The modern Boeing 747 passenger jet airplane cruises at a speed up to 900 km/hr, at an altitude of 11,000 m. The cabin pressure is maintained equivalent to the atmospheric pressure at an altitude of 2,000 m. This is called the "cabin altitude".
The pressure as a function of altitude is obtained via a simple formula that depends on the temperature and a variety of other physical parameters.
Let's assume the area of the passenger windows are about 0.082 m^2.
If the airplane were stationary at its cruising altitude, what would be the force on the window?
To determine the force on the window of the stationary Boeing 747 at cruising altitude, we need to calculate the air pressure exerted on the window.

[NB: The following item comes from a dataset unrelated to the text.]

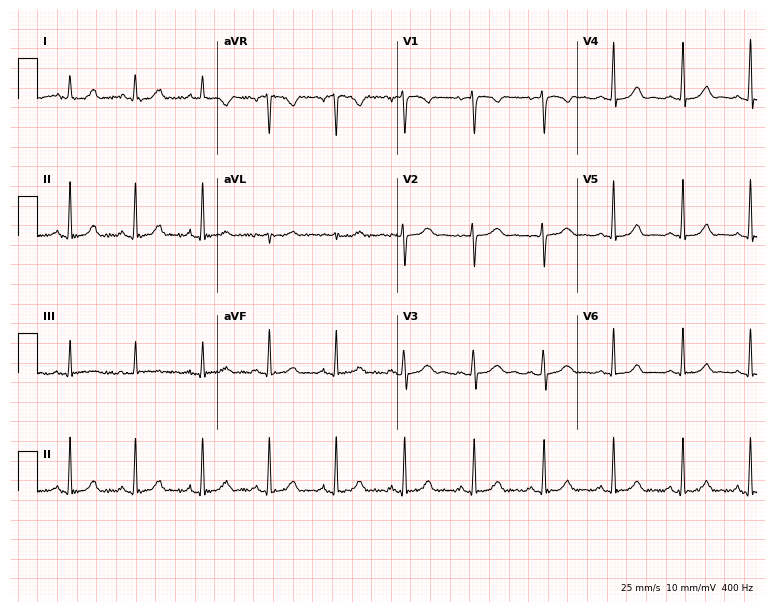
Electrocardiogram, a female patient, 30 years old. Overall reading on record: normal ECG.

The pressure at an altitude of 2,000 meters can be determined using the formula for atmospheric pressure as a function of altitude:
Pressure = Pressure at sea level * e^(-altitude/Scale Height)
Where:
- Pressure at sea level is approximately 101.3 kPa (kilopascals)
- e represents the mathematical constant e (approximately 2.71828)

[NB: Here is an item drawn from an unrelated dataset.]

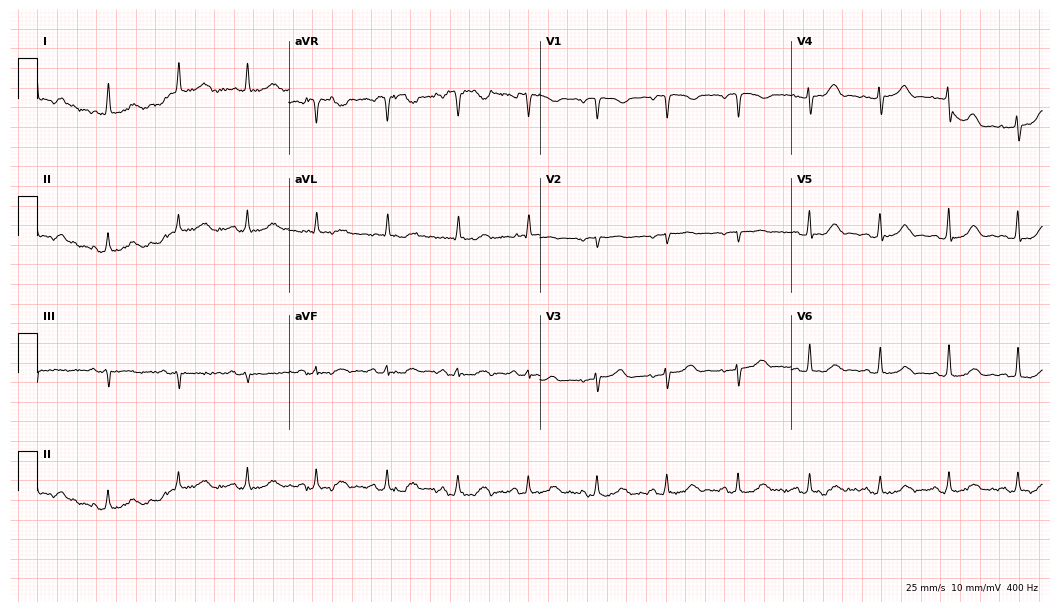
Electrocardiogram (10.2-second recording at 400 Hz), a female patient, 75 years old. Of the six screened findings (first-degree AV block, right bundle branch block, left bundle branch block, sinus bradycardia, atrial fibrillation, sinus tachycardia), none is recorded. Findings outside these six are not listed.

- Altitude is the difference between the cruising altitude and the cabin altitude, which is (11,000 m - 2,000 m) = 9,000 m
- Scale height is approximately 8,500 m
By substituting the values into the formula, we can calculate the pressure at the cruising altitude:
Pressure = 101.3 kPa * e^(-9,000 m / 8,500 m)
Calculating this value gives us the pressure at the cruising altitude.
Next, we can calculate the force on the window using the formula:
Force = Pressure * Area
Where:
- Area is the area of the window, which is given as 0.082 m^2.
Substituting the calculated pressure and the given area into the formula will give us the force on the window.
To calculate the force on the window of the stationary Boeing 747 airplane at its cruising altitude, we need to consider the atmospheric pressure difference between the inside and outside of the cabin.
The formula to calculate pressure (P) is given by:
P = ρ * g * h,
where ρ represents the density of air, g is the acceleration due to gravity, and h is the height or altitude.
First, we need to convert the altitude to meters by dividing it by 1000:
Altitude = 11,000 m
Next, we calculate the pressure difference by subtracting the cabin altitude from the cruising altitude:
Pressure difference = 11,000 m - 2,000 m = 9,000 m
Now, we need to find the density of air at the cruising altitude. The density of air decreases with increasing altitude due to lower pressure and temperature. However, for simplicity, let's assume a constant air density for the calculation.
The density of air at sea level is approximately 1.225 kg/m^3.
Therefore, we can use this value for the density (ρ) in our calculation.
Finally, we can calculate the force (F) on the window using the formula:
F = P * A,
where A is the area of the window.
Given that the area of the window is 0.082 m^2, we have:
F = (P * A) = (ρ * g * h * A) = (1.225 kg/m^3 * 9.8 m/s^2 * 9,000 m * 0.082 m^2).
Now we can calculate the force on the window:
F = (1.225 kg/m^3 * 9.8 m/s^2 * 9,000 m * 0.082 m^2) ≈ 8,484.15 Newtons.
So, if the Boeing 747 airplane were stationary at its cruising altitude, the force on the window would be approximately 8,484.15 Newtons.